緊急通話を発信すると、Zoom Workplaceアプリは「Chassis ID」型長値(TLV)からスイッチのMACアドレスを取得し、「PortID」型長値(TLV)からスイッチポート番号またはインターフェースIDを取得します。この情報は、スイッチによって接続中のZoom Workplaceアプリに送信されるLLDPデータユニット(LLDPDU)から抽出されます。緊急通話中、これらのパラメータはZoomサーバーに送信され、管理者が設定した、またはBootstrap Modeの一環として検出された緊急連絡先にマッピングされます。

プリアンブル

宛先MAC

送信元MAC

Ethertype

Chassis ID TLV

PortID TLV

生存時間TLV

オプションTLV

LLDPDU終了TLV

フレームチェックシーケンス

スイッチポートベースの追跡を用いて移動型緊急サービスを正常に導入するため、管理者はZoom Workplaceアプリケーションが接続されるスイッチポートでLLDPを有効にする必要があります。

  • ネットワークスイッチは、LLDP 情報を Zoom Workplace アプリケーションに向けて「送信」するように構成する必要があります。
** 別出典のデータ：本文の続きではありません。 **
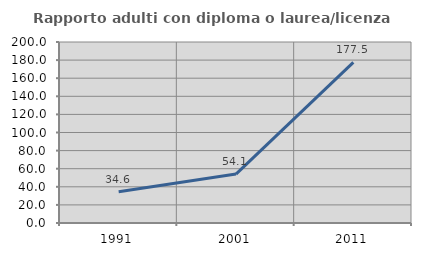
| Category | Rapporto adulti con diploma o laurea/licenza media  |
|---|---|
| 1991.0 | 34.568 |
| 2001.0 | 54.054 |
| 2011.0 | 177.5 |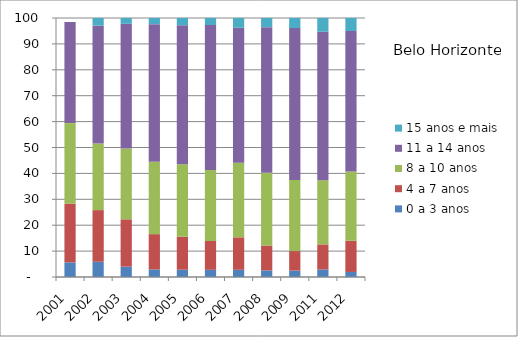
| Category | 0 a 3 anos | 4 a 7 anos | 8 a 10 anos | 11 a 14 anos | 15 anos e mais |
|---|---|---|---|---|---|
| 2001.0 | 5.66 | 22.68 | 31.08 | 38.99 | 0 |
| 2002.0 | 5.88 | 19.95 | 25.71 | 45.49 | 2.97 |
| 2003.0 | 4 | 18.27 | 27.34 | 48.12 | 2.27 |
| 2004.0 | 2.91 | 13.64 | 27.91 | 53.15 | 2.39 |
| 2005.0 | 2.82 | 12.72 | 28.01 | 53.64 | 2.82 |
| 2006.0 | 2.77 | 11.15 | 27.35 | 56.02 | 2.71 |
| 2007.0 | 2.79 | 12.52 | 28.81 | 52.11 | 3.76 |
| 2008.0 | 2.54 | 9.57 | 28.12 | 56.23 | 3.55 |
| 2009.0 | 2.47 | 7.55 | 27.46 | 58.62 | 3.9 |
| 2011.0 | 2.89 | 9.7 | 24.78 | 57.31 | 5.32 |
| 2012.0 | 1.95 | 12.04 | 26.74 | 54.26 | 5.01 |

Zoom Workplace アプリケーションは、ネットワークスイッチに向けて LLDP パケットを送信しません。

  • LLDP の構成には、Zoom Workplace アプリケーションがデバイスの位置情報を追跡するために必要な必須 TLV の送信を含める必要があります。

  • 一部のスイッチベンダーでは、LLDPDU 内で送信する必要がある必須 TLV を許可するために、スイッチポートで LLDP-MED を有効にする必要がある場合があります。構成手順については、ベンダーのドキュメントを参照することをお勧めします。

  • LLDP タイマーは、Zoom Workplace アプリケーションがネットワークの変更を検出できるようにする値に設定する必要があります。30 秒が推奨されます。